Livestock exports have long been hindered by a ban imposed by various Arab countries on camels, sheep, goats and cattle, ostensibly because of concerns over animal health. So, instead, Somalia sells the charcoal with which Arabs grill their meat.
Somalia is rugged, with little arable land. It is believed to be rich in iron ore, tin, bauxite and uranium, perhaps even in petroleum and natural gas reserves.
For now, though, charcoal is Somalia's only precious material, and it allows thousand of low-paid laborers to make a living.
"It's very dangerous, but it's how I survive," said Hassan Ali Farah, showing a stump where his left thumb used to be, chopped off in an ax accident, and a nasty burn on his chest, the result of a charcoal fire that went awry.
Another danger that workers like Mr. Farah face are the land mines scattered through the Somali countryside in years of war.
Most of the charcoal profits go to the traders and the faction leaders who control access to the forests. To these men, environmental damage is of secondary concern.
"It's one of the main businesses in the country," said Ali Gulied Mahed, 58, a middleman who was standing beside several dozen fully loaded trucks at Mogadishu's main charcoal market.
To men like him, the economics are simple: the trees are free and the labor is cheap. A ship laden with 100,000 sacks of "black gold" has $1 million in cargo, a haul that is typically traded for the many goods that Somalia lacks.
To turn trees into charcoal, workers dig a huge pit, bury the wood and set it ablaze, but only limited oxygen is allowed into the fire. What results are shards of charcoal.

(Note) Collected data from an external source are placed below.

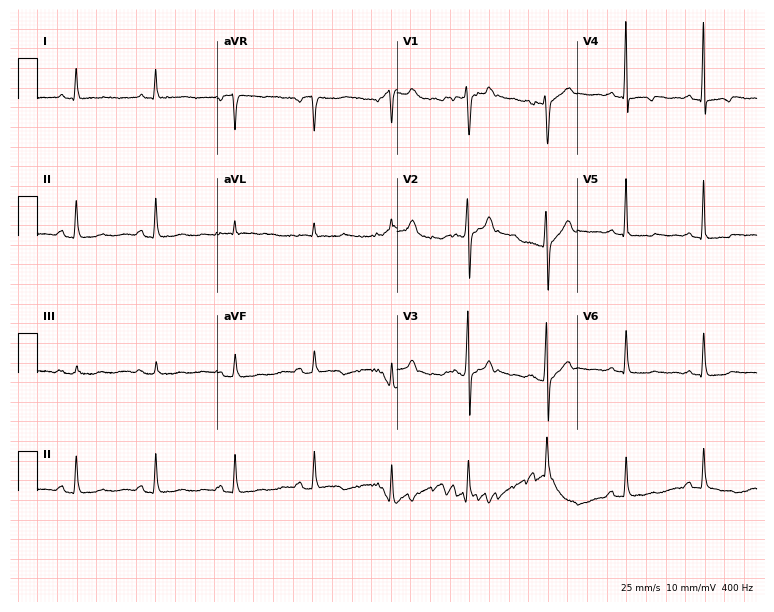
ECG (7.3-second recording at 400 Hz) — a 79-year-old female. Screened for six findings — first-degree AV block, right bundle branch block, left bundle branch block, sinus bradycardia, atrial fibrillation, sinus tachycardia — none is recorded. Other findings, if any, are not listed.
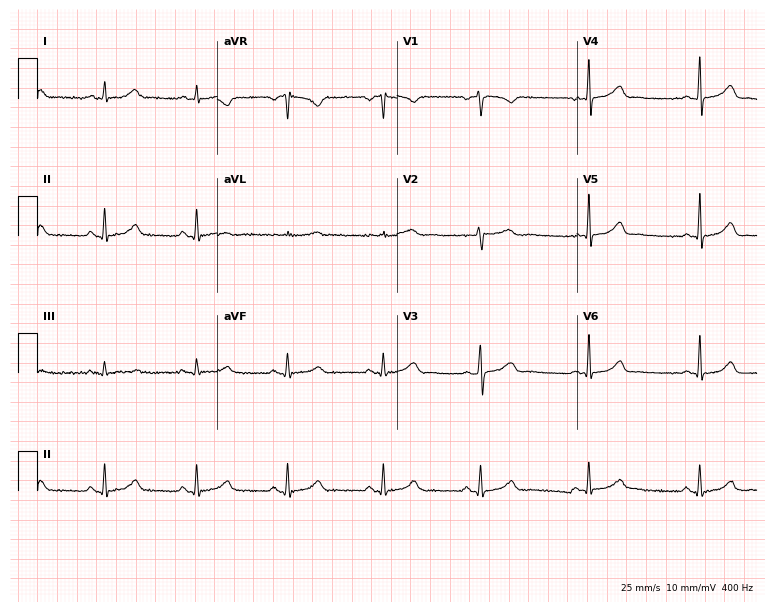
ECG — a 45-year-old woman. Labelled as a normal ECG.
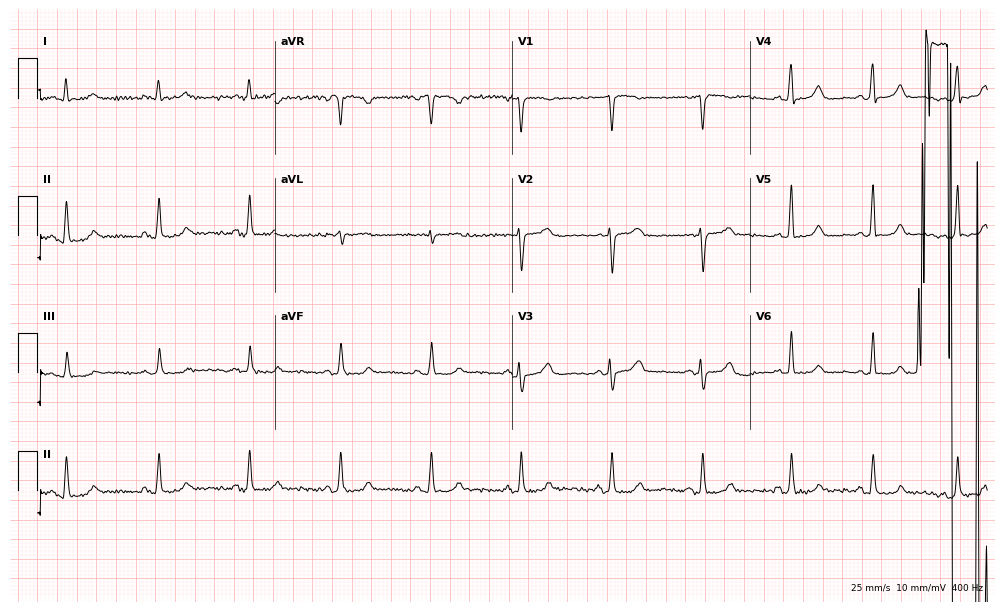
12-lead ECG from a female patient, 44 years old (9.7-second recording at 400 Hz). Recorded interpretation: within normal limits.
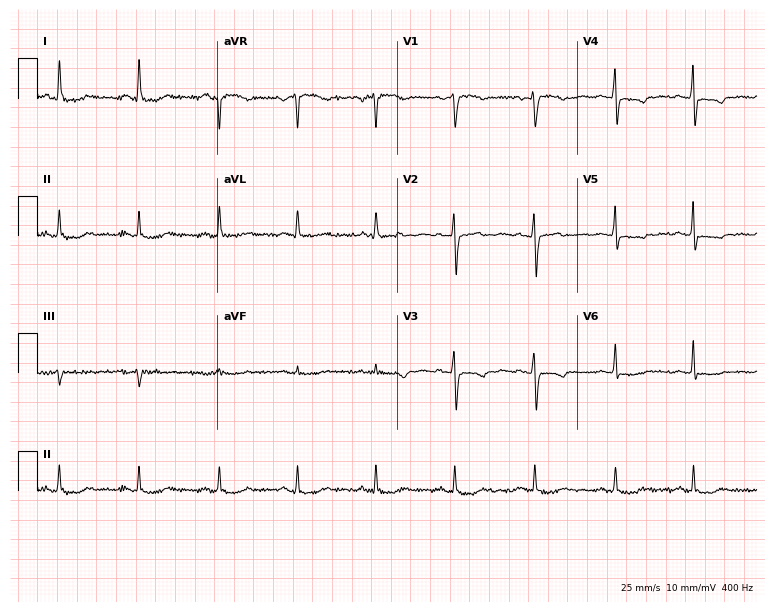
Resting 12-lead electrocardiogram. Patient: a woman, 47 years old. None of these six findings is recorded: first-degree AV block, right bundle branch block, left bundle branch block, sinus bradycardia, atrial fibrillation, sinus tachycardia.
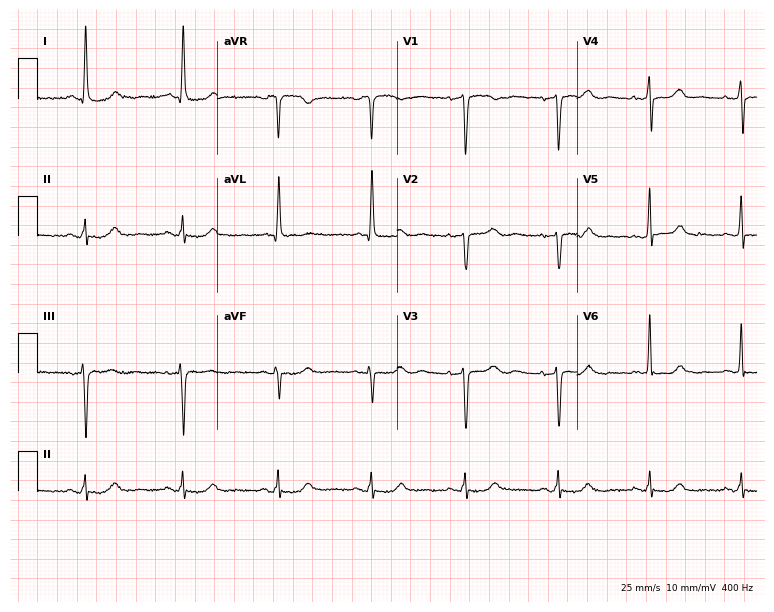
Standard 12-lead ECG recorded from an 83-year-old female (7.3-second recording at 400 Hz). None of these six findings is recorded: first-degree AV block, right bundle branch block, left bundle branch block, sinus bradycardia, atrial fibrillation, sinus tachycardia.
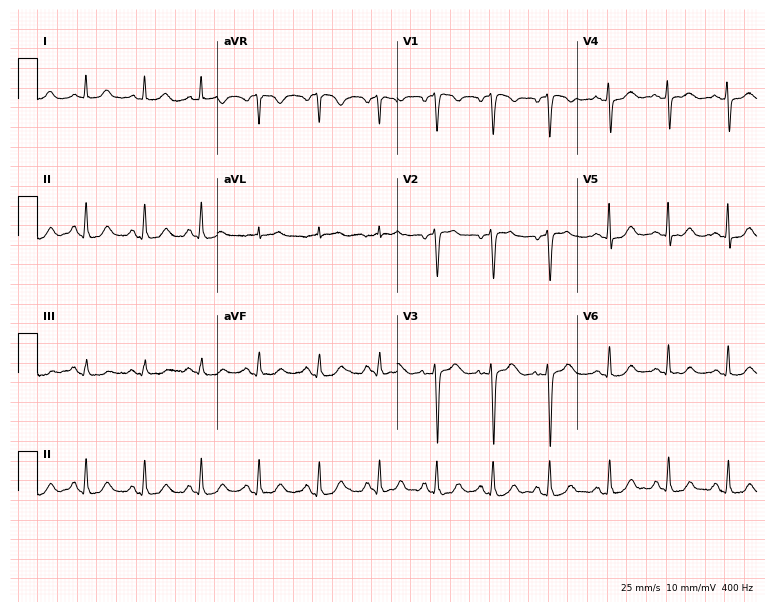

Although most of Somalia's charcoal is sent overseas, it remains the main cooking fuel for Somalis. Throughout the country's previous export bans, local use has always been permitted.
But in the past, axes were used to fell the trees. Now that charcoal has become a big business, forests buzz with the sound of chain saws.
"The charcoal problem is really a symptom of the far greater problems we're facing," said Mr. Ali of the Somali research institute. "These are armed, irresponsible guys who are ruining the land because they want to eat."